Use the checklist to ask yourself if your own business successfully achieves any of the criteria that the Movember movement achieves to grow so spectacularly:
- The system is simple, and there are no real rules: First, begin the month November clean shaven. Second, grow a fancy, large and obvious moustache for the next month. Third, pledge some money, (get sponsors,) and create as much attention and awareness to men’s cancer issues as you can. Finally, conduct yourself like a true English country gentleman.
- It is unique and different: Perhaps bordering on silly, outlandish and ludicrous, but it cannot be ignored. There are stories built into the whole campaign.
- People want to talk about it: Not only the participants, but also the people who surround them. It starts conversations, and makes them interesting because it’s funny and unusual, (making them more popular, or as the marketing textbooks like to say, giving them “social currency.” You don’t need to advertise it, because it advertises itself through its virality.
- It is also emotional: People care about it, and just like we repeat to our children, caring is sharing. It is very relevant in today’s stressful world.
- It makes people feel good because they are doing something good: “I may not look cool, but it’s for something bigger than me.” Never underestimate the power of altruism and benevolence.
- It has a link to a real “trigger”: The trigger is the month of November. (Another great example: Kit Kat was a brand just plodding along in the past few years – until they started pairing Kit Kat with a coffee break. There are very few people now in South Africa that cannot complete this sentence and jingle: “Have a break, have a …”
There’s another example of the power of word of mouth marketing that we are all familiar with. We all have a friend like my mate George, who, because he is retired and tech-savvy, sends us links to the most amazing content. One day a few years ago he sent a YouTube link with a note that said, “Just watch this.” Curious, I clicked on the links, and saw my very first view of what has become one of the most popular YouTube videos ever, and has made many people incredibly wealthy.

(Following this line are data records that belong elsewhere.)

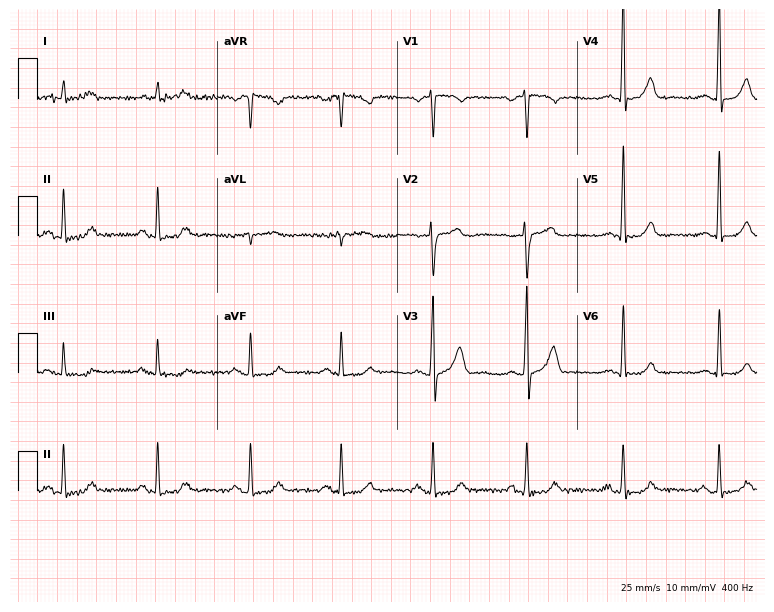
12-lead ECG from a male patient, 43 years old. Screened for six findings — first-degree AV block, right bundle branch block, left bundle branch block, sinus bradycardia, atrial fibrillation, sinus tachycardia — none is recorded.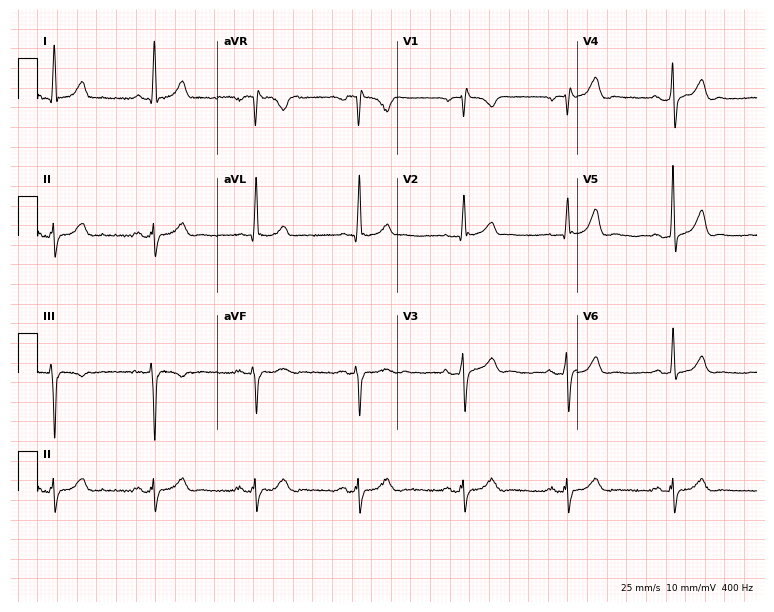
ECG (7.3-second recording at 400 Hz) — a 57-year-old man. Labelled as a normal ECG.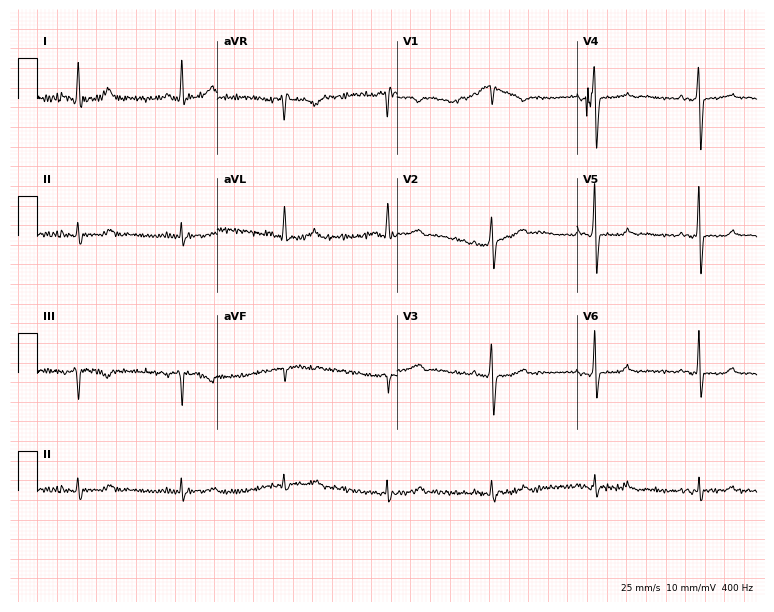
Standard 12-lead ECG recorded from a female patient, 59 years old. None of these six findings is recorded: first-degree AV block, right bundle branch block, left bundle branch block, sinus bradycardia, atrial fibrillation, sinus tachycardia. Findings outside these six are not listed.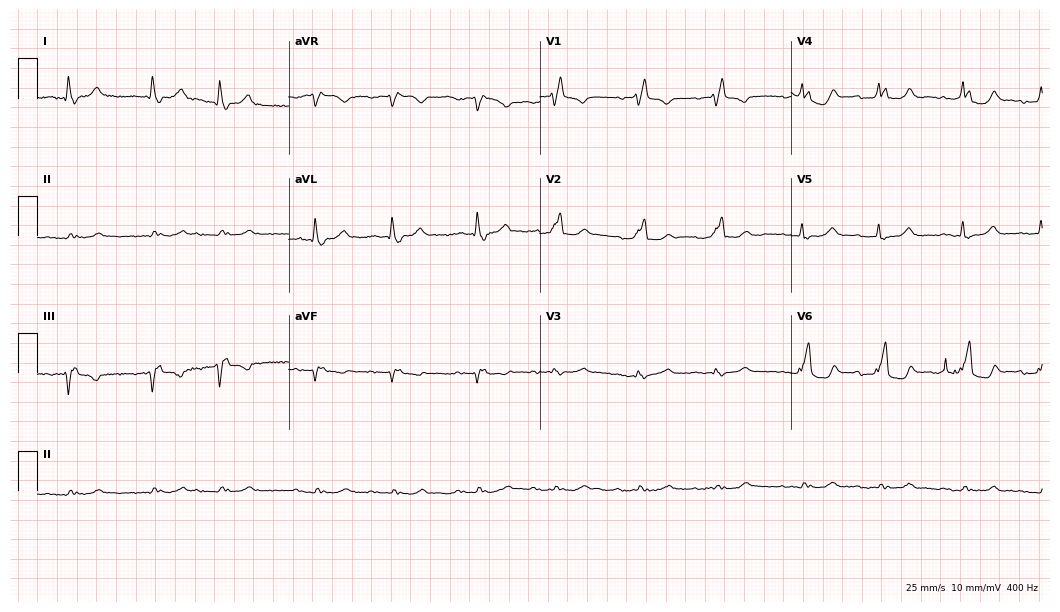
Electrocardiogram (10.2-second recording at 400 Hz), a 70-year-old man. Interpretation includes right bundle branch block.

It is set on a stage set of yet another TV talent show, and there is a plump, nervous, unattractive, unfashionably- dressed woman twice the age of the other young, glamorous and sexy contestants walking on. One of the judges, rolling his eyes and barely able to suppress his contempt, asks her “What’s the dream?” She says that she’s trying to be a professional singer. So this arrogant twit asks, “And why hasn’t this worked out so far, Susan?” But you could see that he’d switched off already, and was probably thinking, “You? That's rich!”
And then she started singing. And time almost stopped, because her voice was so astounding. It was stunning, exquisite, humbling and awe-inspiring. As I watched it, I couldn’t suppress a tear building up in my eyes, and a lump in my throat. I literally felt goose-bumps all over my body as I watched that first time, and had an experience so rare that I couldn’t remember the previous time I had been so awed. I was speechless – and immediately sent the link to almost everyone I know, friends, clients, social media, everyone.
The internet videos of Susan Boyle have been watched more than a billion times. The sales of her albums and concert tickets are worth hundreds of millions in all currencies. I have watched clips of Susan Boyle hundreds of times with my seminar delegates.
The emotions that drove all of this? Yes, the voice is truly angelic, but her courage and her strength gave us hope in a world of cynicism, powerlessness, pessimism and economic crises. It’s these emotions that drive word of mouth.
The question is: What emotions drive your customer experiences?